EXERCISE DESCRIPTION -
Please give back the listing exactly, without any of its pictures.

PROVIDED MATERIAL -
━━━

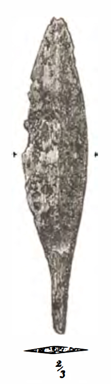 Hjalmar Appelgrenin piirrustus Repolan linnavuorelta löydetystä keihäänkärjestä
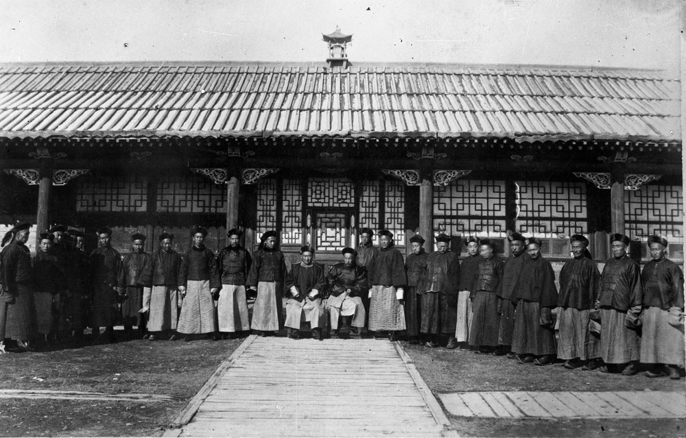 Сандо и его коллеги Монгол: Сандо Абанан болон түүний хамтрагчид
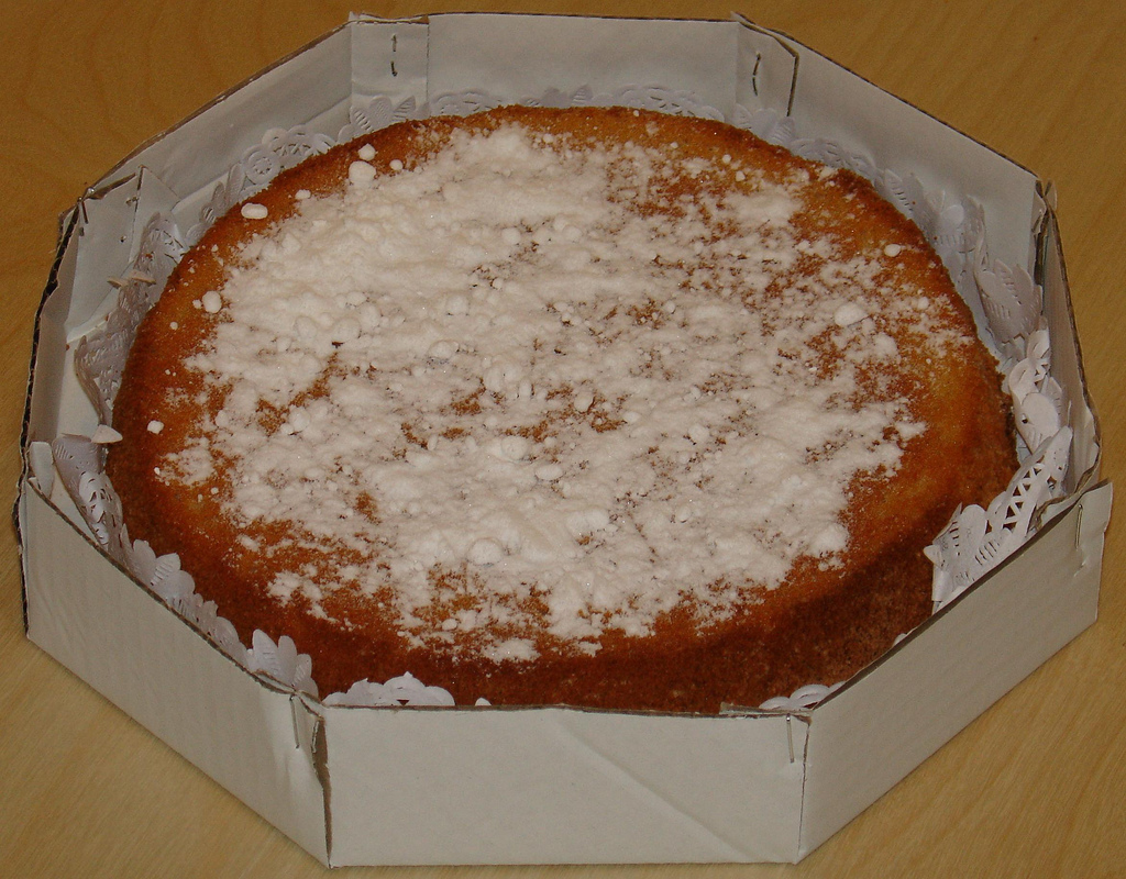 Postre típic de l'illa de Mallorca. El gató és un pastís típic mallorquí, amb origen a Valldemossa, on l'ingredient principal és l'ametlla.

━━━

YOUR RESPONSE -
 Hjalmar Appelgrenin piirrustus Repolan linnavuorelta löydetystä keihäänkärjestä
 Сандо и его коллеги Монгол: Сандо Абанан болон түүний хамтрагчид
 Postre típic de l'illa de Mallorca. El gató és un pastís típic mallorquí, amb origen a Valldemossa, on l'ingredient principal és l'ametlla.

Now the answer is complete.